Data entries
*** Block opens ***

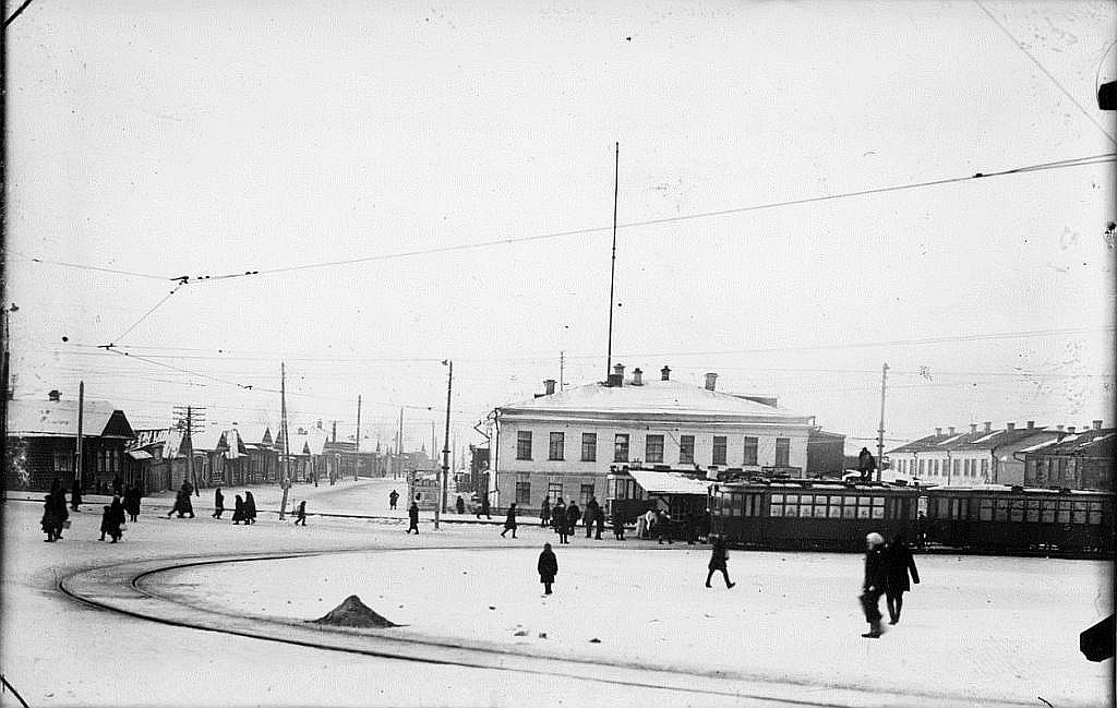 Конечная станция трамвая «ВИЗ» на Площади субботников. За кольцом видна однопутная трамвайная линия по ул. Заводской
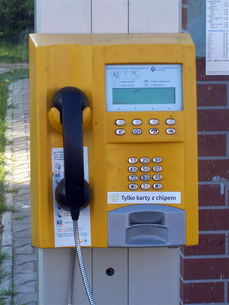 Ascom_eXANTO, Szczecin, Poland
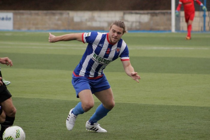 Samuel Piette, Izarra
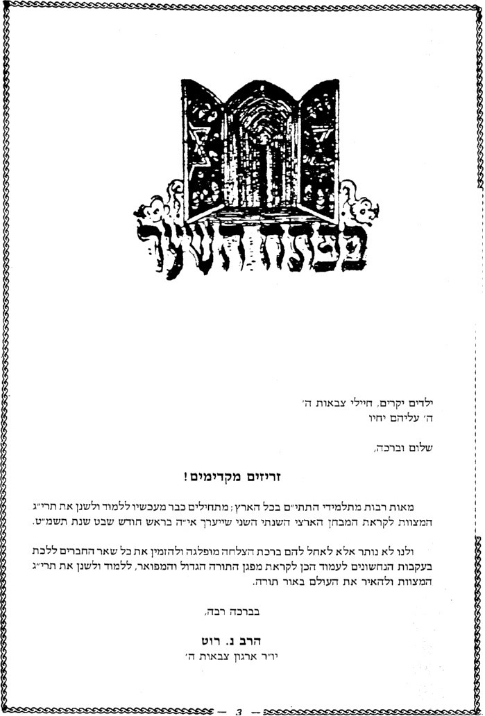 תמונה מחוברת של מחלקת צ"ה של צא"ח, צולם על ידי
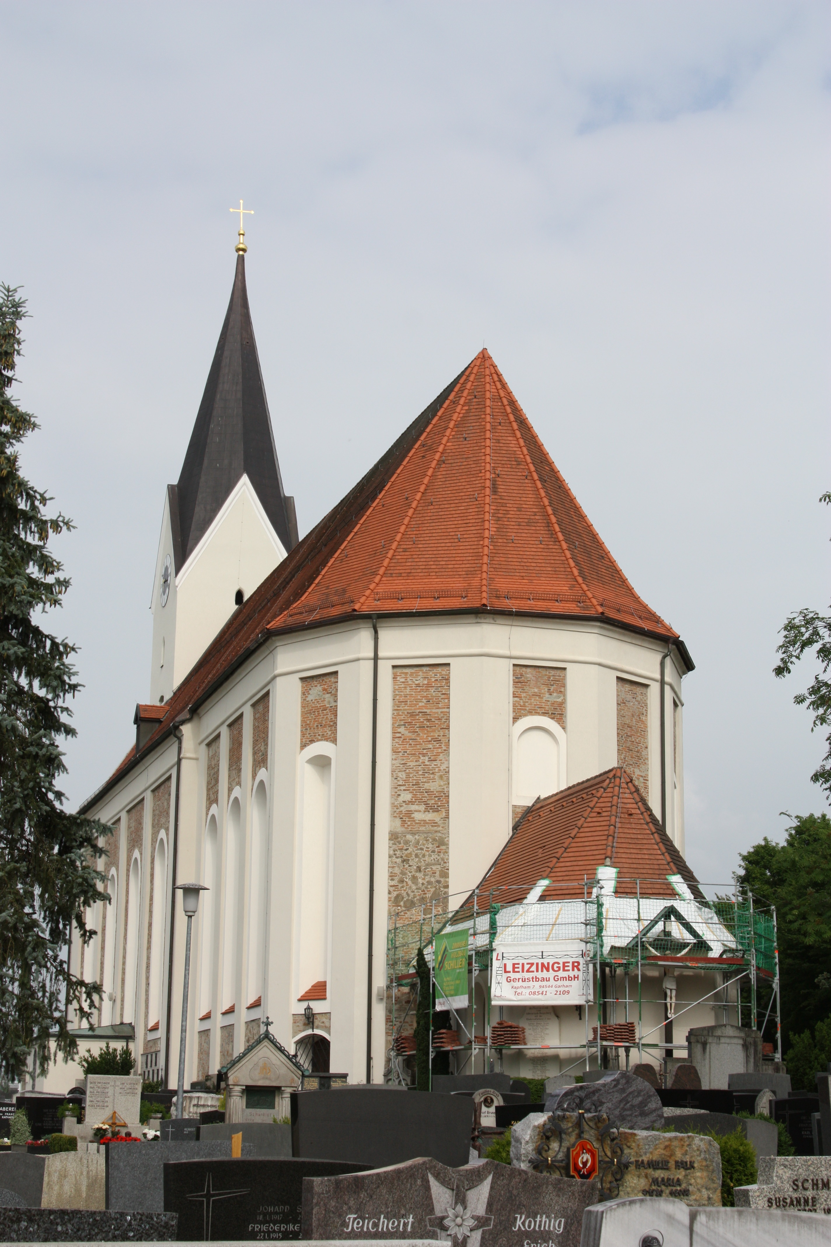 Kath. Pfarrkirche St. Michael, spätgotischer Saalbau um 1290, neubarocke Umgestaltung 1908
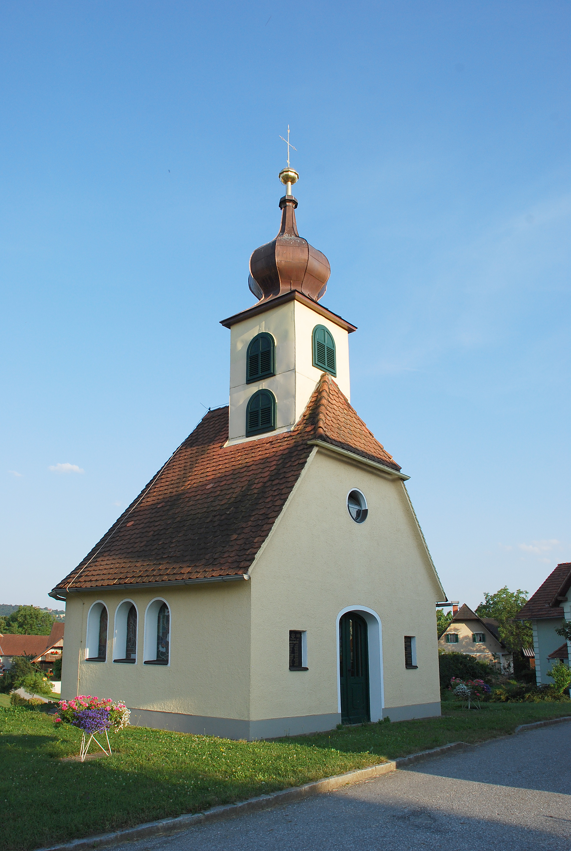 Wettmannstätten, Steiermark, Österreich: Ortskapelle Zehndorf
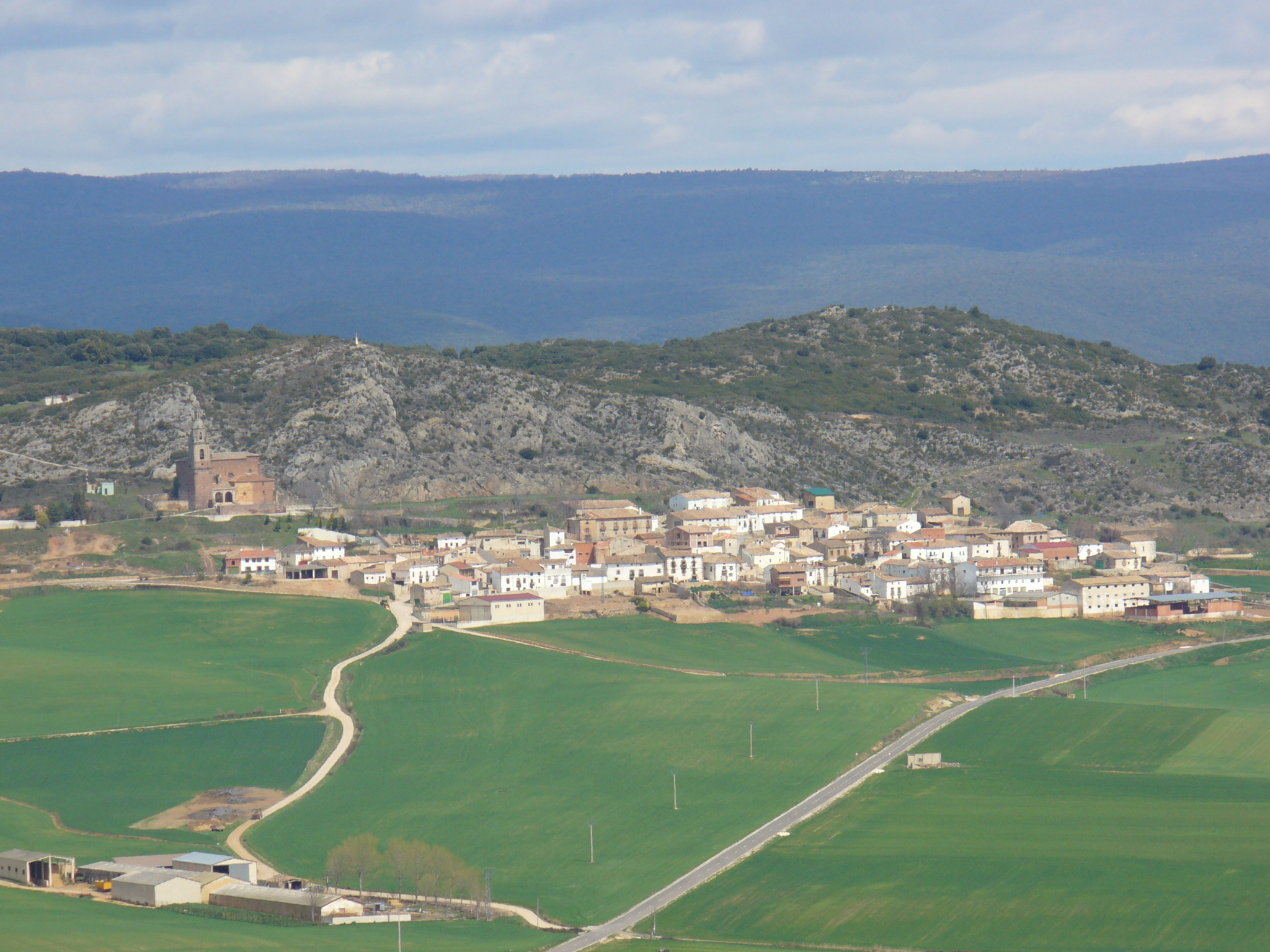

*** Block closes ***

▸ **WORK ITEM**:
Write out exactly the lines from the one containing "Kath. Pfarrkirche St." through the last line of the records above, both ends included, and leave out any pictures.

▸ **RESULT FOR THIS TASK**:
 Kath. Pfarrkirche St. Michael, spätgotischer Saalbau um 1290, neubarocke Umgestaltung 1908
 Wettmannstätten, Steiermark, Österreich: Ortskapelle Zehndorf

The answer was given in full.